# Forum Home Renovation Television, Computers & Phones  connections of tv coaxial cables for fittings & wall plates

## ronlud

Just wondering if someone can assist with diagrams for the assy of fittings to coax and what happens at the wall plate in particular. 
I have a poor connection (a joint possibly) or I have the wall plate incorrectly wired. 
'elp.  :Frown:

----------


## GeoffW1

Hi, 
At the moment you might be referring to the older type of coax TV fitting, the PAL or Belling-Lee connector  How to fit TV plugs to coaxial cable 
Those are not good enough for digital TV (neither is most older coax cable) 
or the other type, the F-connector. It comes in a screw on variety  How to fit F Connectors to coaxial cable 
which is rubbished by most technicians, and a crimp-on variety, for which you need a tool  Guide: How to fit an "F" connector - AVForums.com 
I found it simpler to buy good quality digital coax with the F-connectors pre-fitted. It is sold in various lengths by Dick Smith, and comes with a bag of adapters so you can connect anything to anything.
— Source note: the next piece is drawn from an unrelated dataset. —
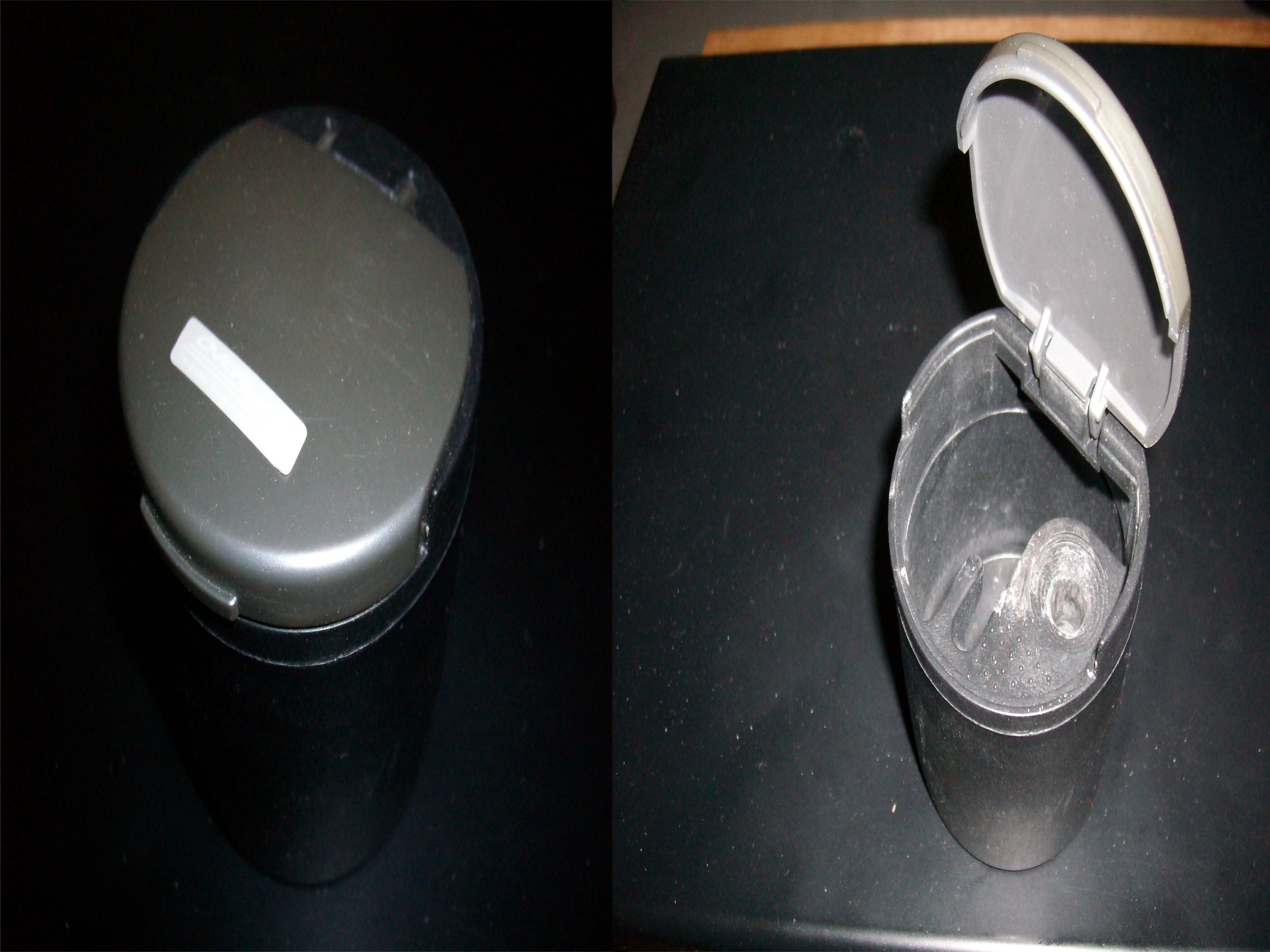 私物です。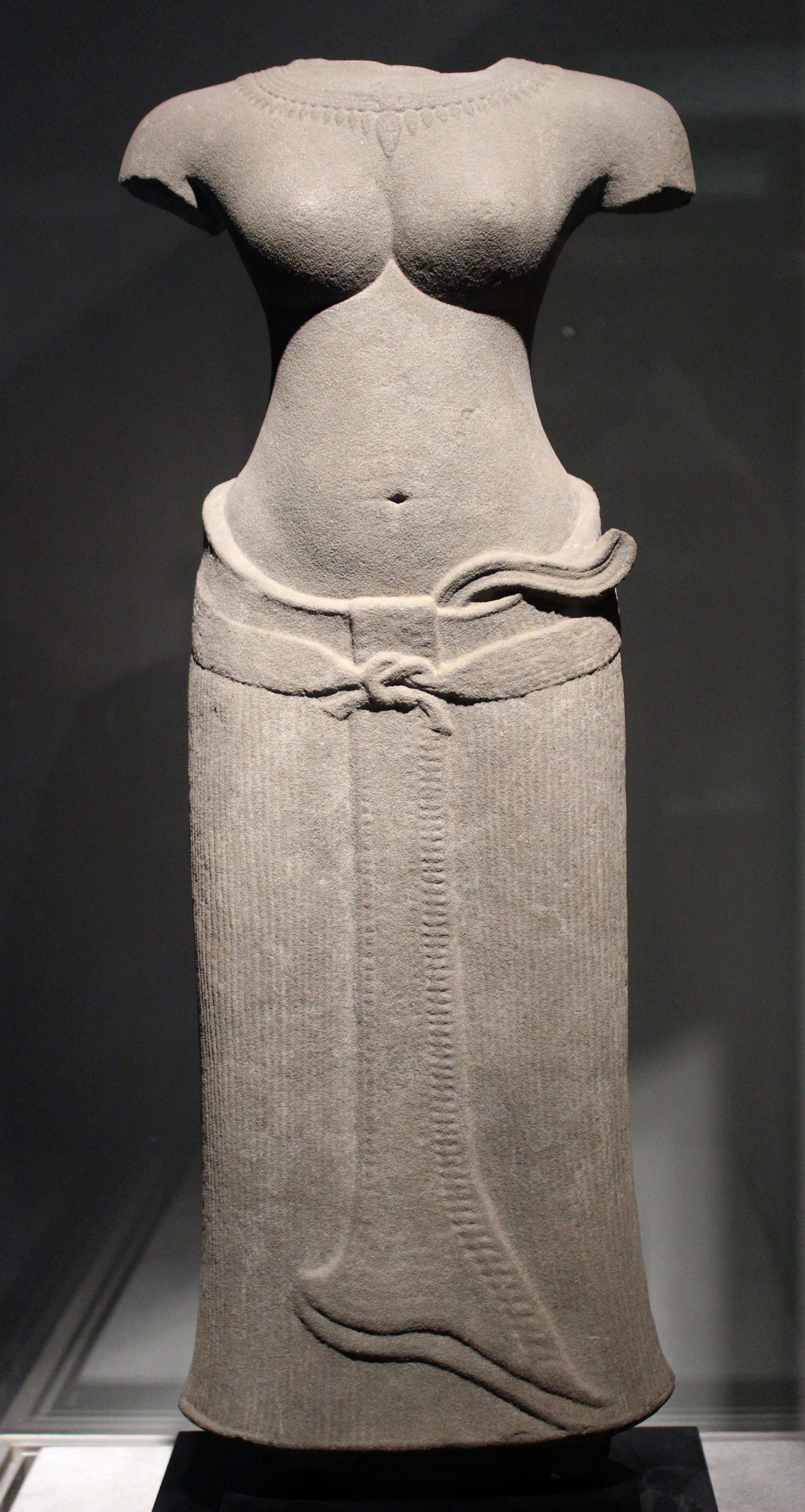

Jaycar probably has it too. 
You can buy wall plates with F-connectors both sides, or with an F-connector on the back side and a PAL socket on the front. 
Cheers

----------


## Pugs

> Just wondering if someone can assist with diagrams for the assy of fittings to coax and what happens at the wall plate in particular. 
> I have a poor connection (a joint possibly) or I have the wall plate incorrectly wired. 
> 'elp.

   maybe post up a picture of the items you are using  as you arn't doing a very good job of descirbing your current problem.

----------